The rod is cooler than the water; therefore, the rod will gain heat and the water will lose heat and the two added together will be zero (one will be negative).
massrod x specific heat rod x (Tfinal-Tinitial) + massH2O x specific heat water x (Tfinal-Tinitial) = 0
Solve for
You will need to look up the specific heat of the rod and the water if they are not listed in the problem. Post your work if you get stuck.
I did not get the correct answer...
Solve for MassSteel.
Here is my work-
masssteelx specific heat rod x (Tfinal-Tinitial) + massH2O x specific heat water x (Tfinal-Tinitial) = 0
MassSteel = -massH2O x specific heat water x (Tfinal-Tinitial)/ specific heat rod x (Tfinal-Tinitial)

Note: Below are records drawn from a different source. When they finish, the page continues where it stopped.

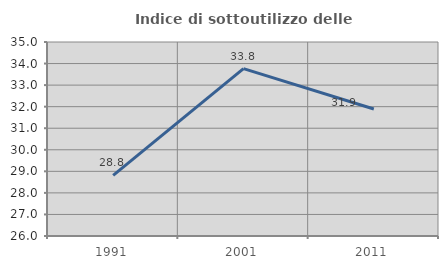
| Category | Indice di sottoutilizzo delle abitazioni  |
|---|---|
| 1991.0 | 28.81 |
| 2001.0 | 33.765 |
| 2011.0 | 31.89 |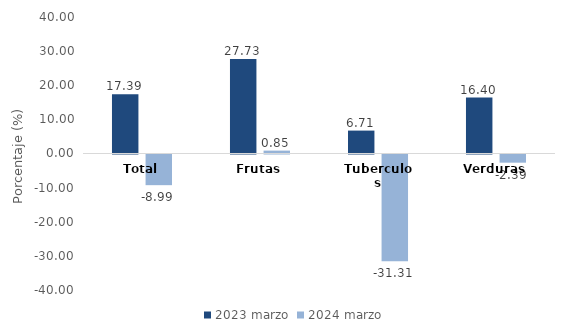
| Category | 2023 | 2024 |
|---|---|---|
| Total | 17.392 | -8.987 |
| Frutas | 27.725 | 0.846 |
| Tuberculos | 6.712 | -31.314 |
| Verduras | 16.396 | -2.394 |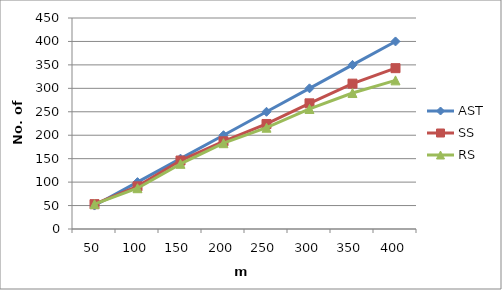
| Category | AST | SS | RS |
|---|---|---|---|
| 50.0 | 50 | 53 | 53 |
| 100.0 | 100 | 91 | 87 |
| 150.0 | 150 | 146 | 139 |
| 200.0 | 200 | 187 | 183 |
| 250.0 | 250 | 224 | 216 |
| 300.0 | 300 | 268 | 256 |
| 350.0 | 350 | 310 | 290 |
| 400.0 | 400 | 343 | 317 |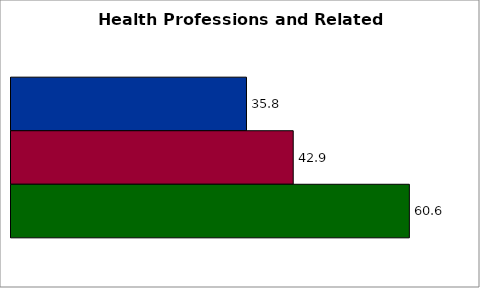
| Category | 50 states and D.C. | SREB states | State |
|---|---|---|---|
| 0 | 35.833 | 42.948 | 60.62 |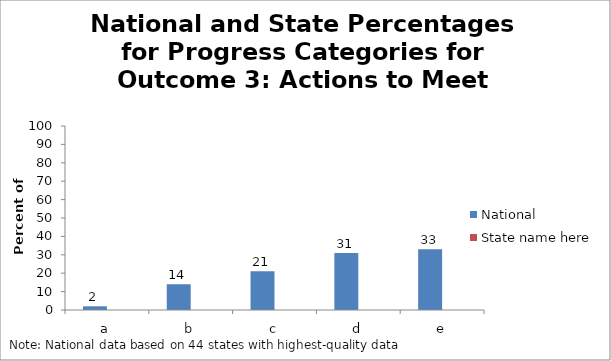
| Category | National | State name here |
|---|---|---|
| a | 2 |  |
| b | 14 |  |
| c | 21 |  |
| d | 31 |  |
| e | 33 |  |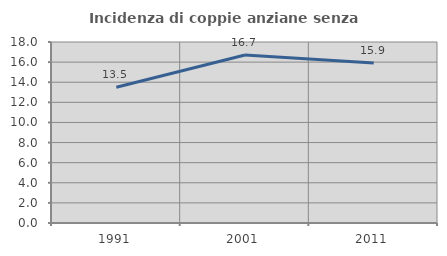
| Category | Incidenza di coppie anziane senza figli  |
|---|---|
| 1991.0 | 13.506 |
| 2001.0 | 16.701 |
| 2011.0 | 15.924 |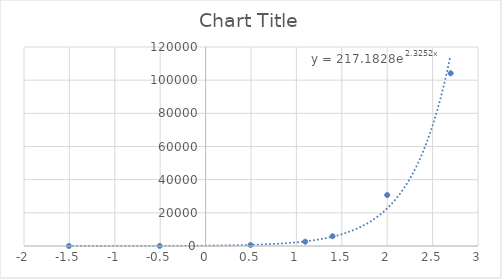
| Category | Series 0 |
|---|---|
| 2.6989700043360187 | 104134.5 |
| 2.0 | 30725 |
| 1.3979400086720377 | 5878.5 |
| 1.0969100130080565 | 2582 |
| 0.494850021680094 | 563 |
| -0.5051499783199059 | 56.5 |
| -1.505149978319906 | 8 |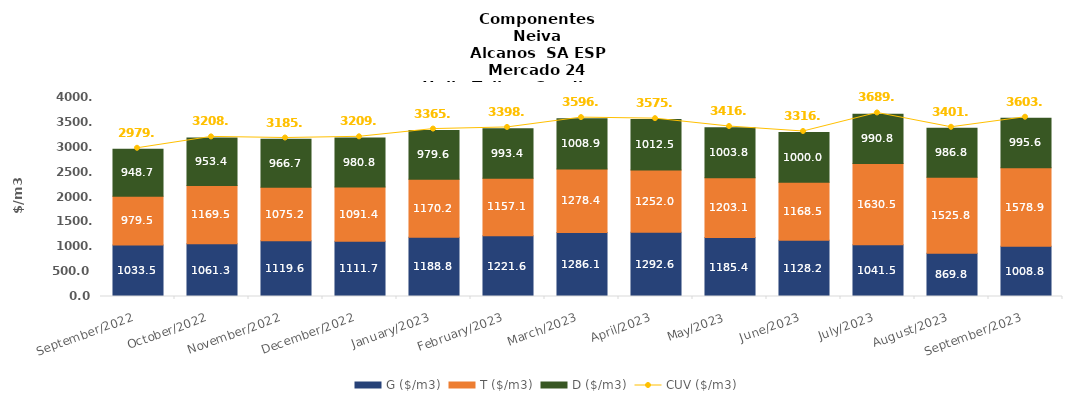
| Category | G ($/m3) | T ($/m3) | D ($/m3) |
|---|---|---|---|
| 2022-09-01 | 1033.47 | 979.51 | 948.67 |
| 2022-10-01 | 1061.27 | 1169.53 | 953.42 |
| 2022-11-01 | 1119.61 | 1075.19 | 966.69 |
| 2022-12-01 | 1111.69 | 1091.36 | 980.8 |
| 2023-01-01 | 1188.81 | 1170.15 | 979.57 |
| 2023-02-01 | 1221.59 | 1157.08 | 993.4 |
| 2023-03-01 | 1286.09 | 1278.38 | 1008.86 |
| 2023-04-01 | 1292.6 | 1251.95 | 1012.48 |
| 2023-05-01 | 1185.42 | 1203.07 | 1003.78 |
| 2023-06-01 | 1128.21 | 1168.47 | 999.96 |
| 2023-07-01 | 1041.54 | 1630.51 | 990.77 |
| 2023-08-01 | 869.82 | 1525.81 | 986.78 |
| 2023-09-01 | 1008.82 | 1578.87 | 995.55 |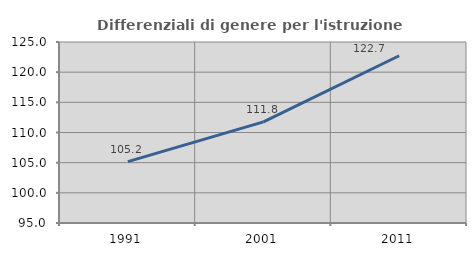
| Category | Differenziali di genere per l'istruzione superiore |
|---|---|
| 1991.0 | 105.17 |
| 2001.0 | 111.769 |
| 2011.0 | 122.724 |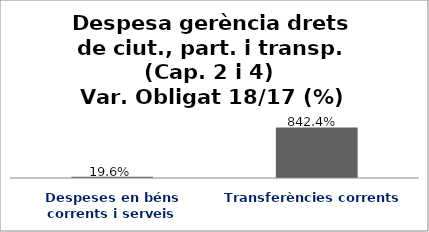
| Category | Series 0 |
|---|---|
| Despeses en béns corrents i serveis | 0.196 |
| Transferències corrents | 8.424 |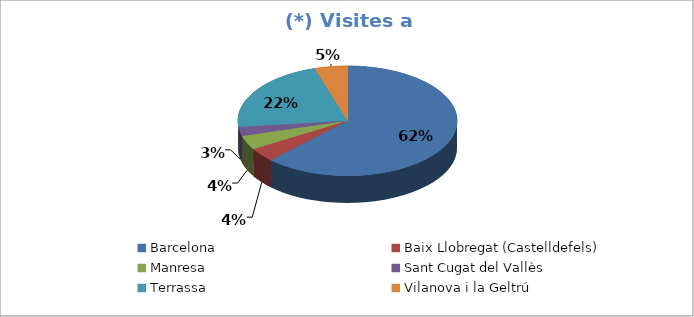
| Category | Series 0 |
|---|---|
| Barcelona | 0.623 |
| Baix Llobregat (Castelldefels) | 0.041 |
| Manresa | 0.042 |
| Sant Cugat del Vallès | 0.027 |
| Terrassa | 0.22 |
| Vilanova i la Geltrú | 0.049 |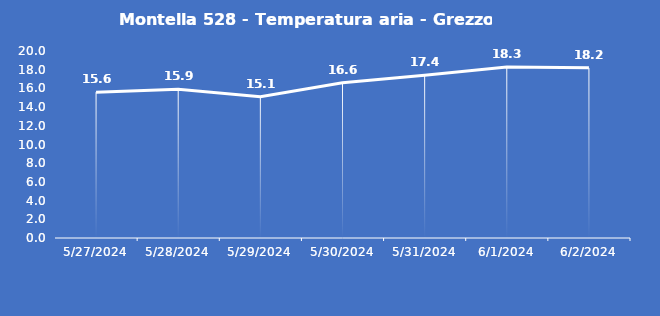
| Category | Montella 528 - Temperatura aria - Grezzo (°C) |
|---|---|
| 5/27/24 | 15.6 |
| 5/28/24 | 15.9 |
| 5/29/24 | 15.1 |
| 5/30/24 | 16.6 |
| 5/31/24 | 17.4 |
| 6/1/24 | 18.3 |
| 6/2/24 | 18.2 |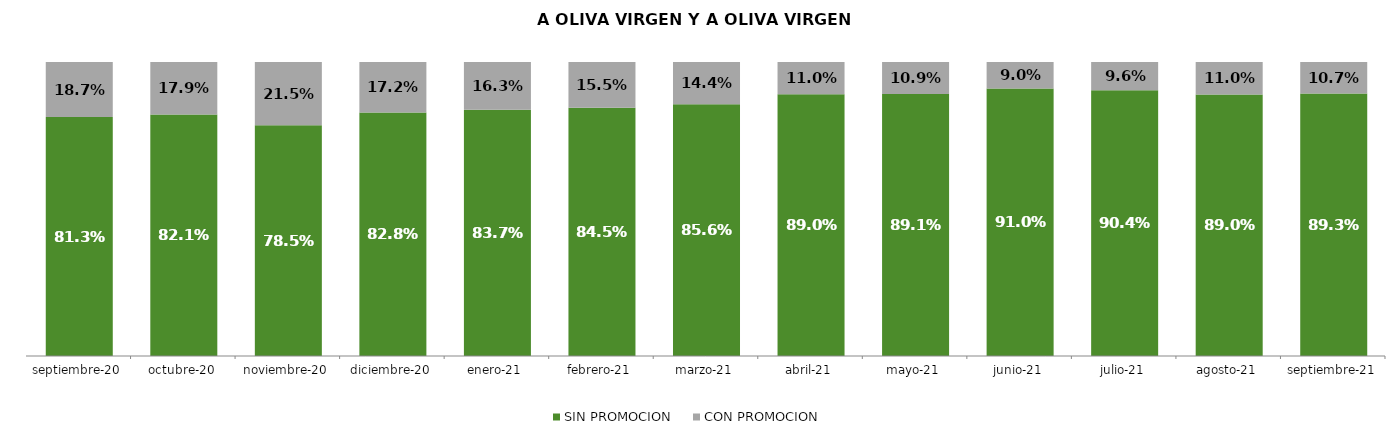
| Category | SIN PROMOCION   | CON PROMOCION   |
|---|---|---|
| 2020-09-01 | 0.813 | 0.187 |
| 2020-10-01 | 0.821 | 0.179 |
| 2020-11-01 | 0.785 | 0.215 |
| 2020-12-01 | 0.828 | 0.172 |
| 2021-01-01 | 0.837 | 0.163 |
| 2021-02-01 | 0.845 | 0.155 |
| 2021-03-01 | 0.856 | 0.144 |
| 2021-04-01 | 0.89 | 0.11 |
| 2021-05-01 | 0.891 | 0.109 |
| 2021-06-01 | 0.91 | 0.09 |
| 2021-07-01 | 0.904 | 0.096 |
| 2021-08-01 | 0.89 | 0.11 |
| 2021-09-01 | 0.893 | 0.107 |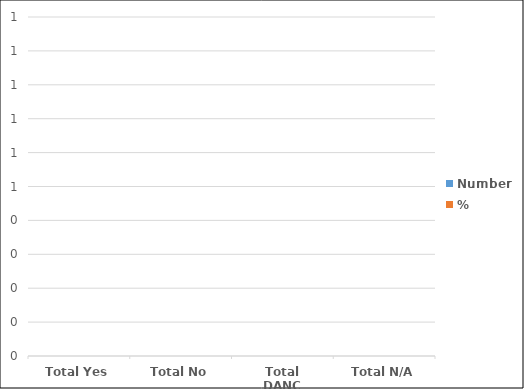
| Category | Number | % |
|---|---|---|
| Total Yes | 0 | 0 |
| Total No | 0 | 0 |
| Total DANC | 0 | 0 |
| Total N/A | 0 | 0 |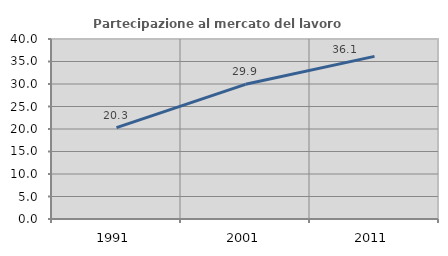
| Category | Partecipazione al mercato del lavoro  femminile |
|---|---|
| 1991.0 | 20.301 |
| 2001.0 | 29.927 |
| 2011.0 | 36.134 |

MassSteel = -120mL x 4.18J/gC x -1C/ 0.452 J/gC x -1C
MassSteel = 1109.73
What did I do wrong???
I think trying to shuffle the equation with algebra makes the problem harder. I think what you did wrong is that you didn't substitute Tf-Ti correctly.
Here is what I did:
massrod x sp.h.rod x (Tf-Ti) + massH2O x sph.H2O x (Tf-Ti) = 0
mass rod = Y
[Y*0.452*(21.1-2)] + [120*4.18*(21.1-22.0)] = 0
8.633Y-451.44 = 0
PLEASE check what I've done to make sure I've not made an error. You can finish the problem but the answer I obtained is approximately 50 g. It appears to me that you substituted 1 for Tf-Ti for both rod and water. I hope this helps. Let me know if you have any problems.
It worked!! Thanks so much for your help!